> Work instruction:
Each line below should be retyped exactly, with no pictures.

> Available data:
====
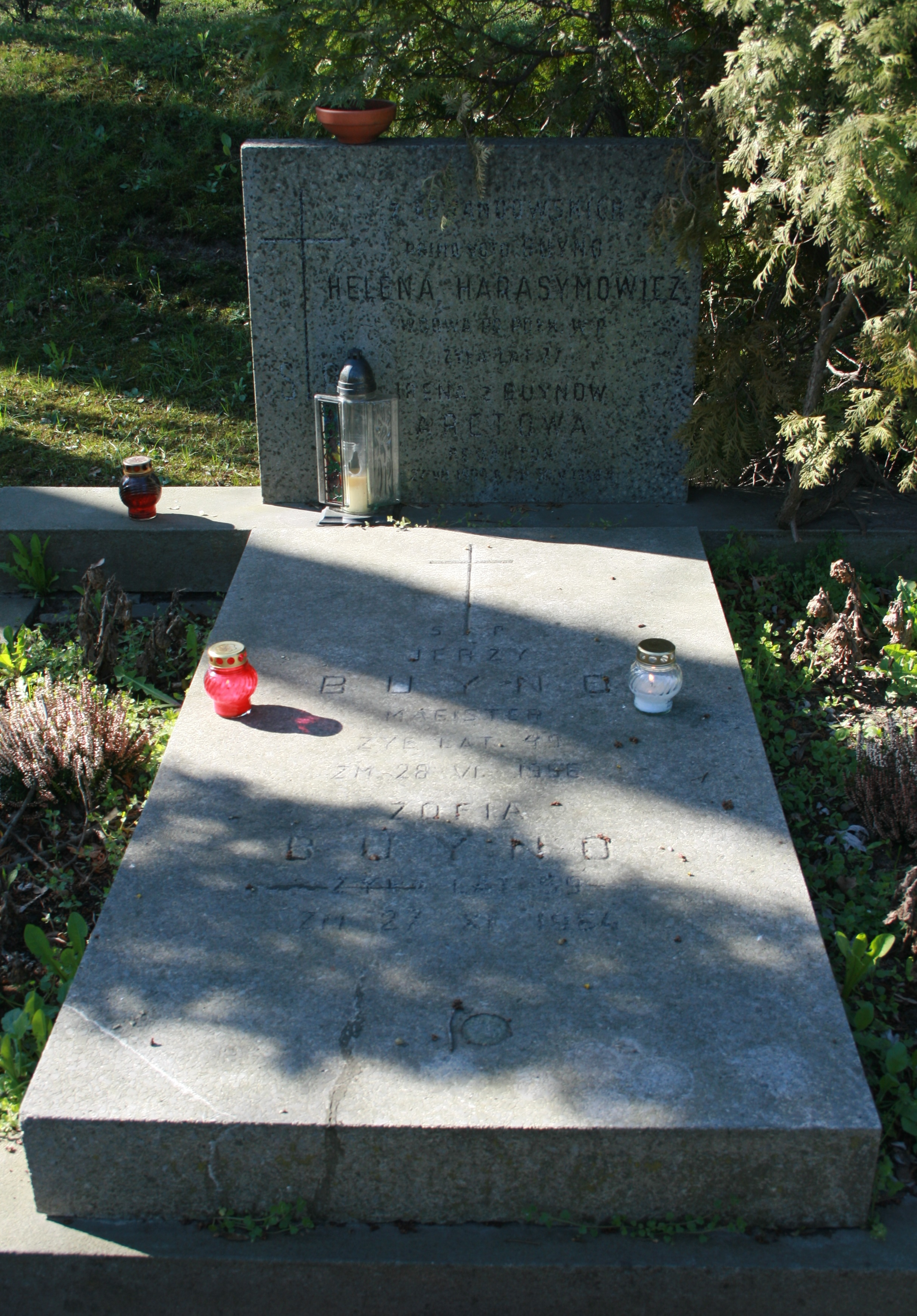 Grób na Powązkach Wojskowych w Warszawie
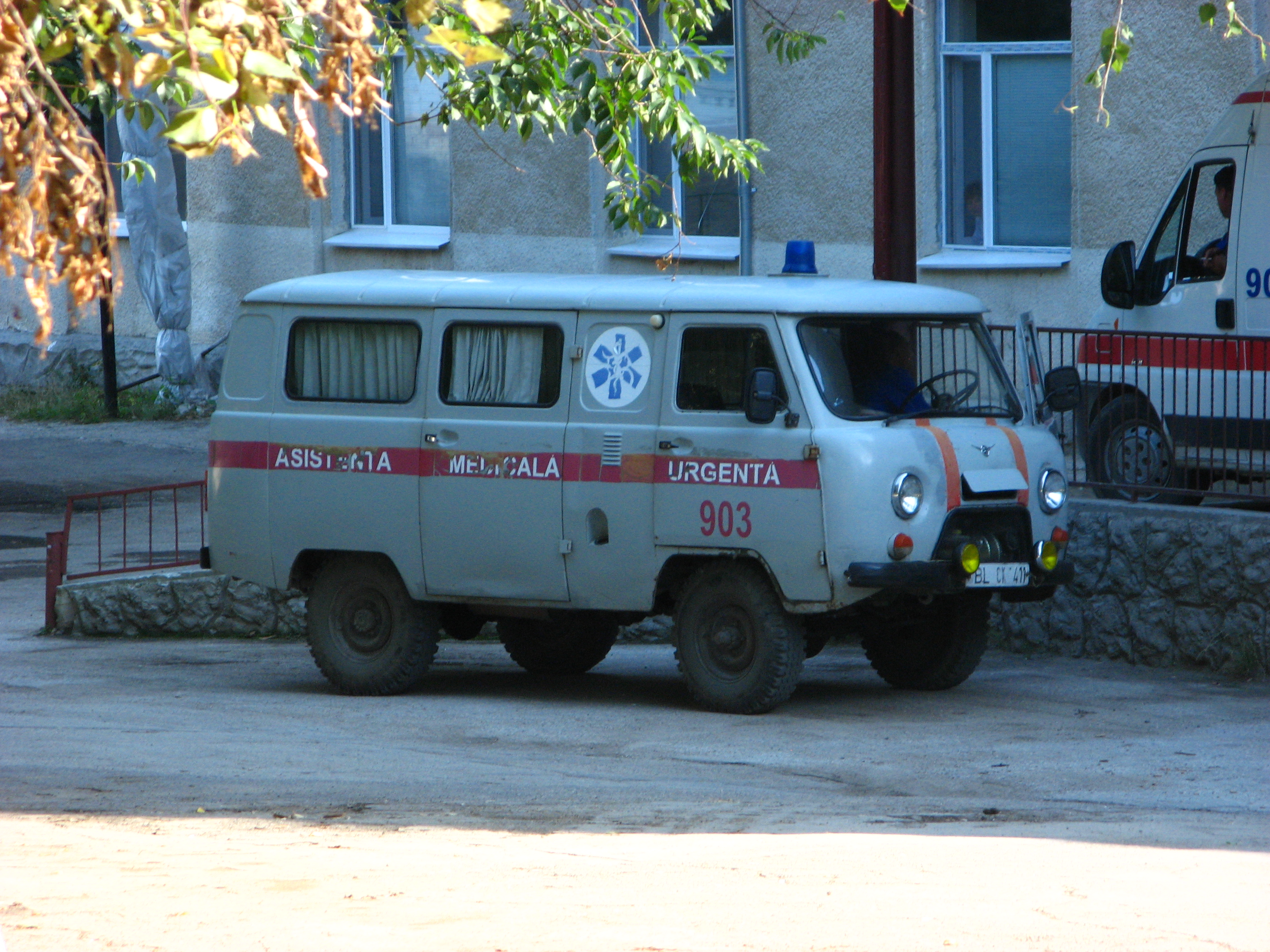 Ambulanţă în curtea spitalului raional Rîşcani.
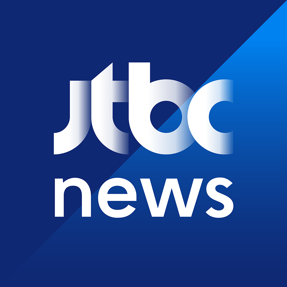 JTBC 뉴스 대표 브랜드 로고입니다.
====
> Solution to this task:
 Grób na Powązkach Wojskowych w Warszawie
 Ambulanţă în curtea spitalului raional Rîşcani.
 JTBC 뉴스 대표 브랜드 로고입니다.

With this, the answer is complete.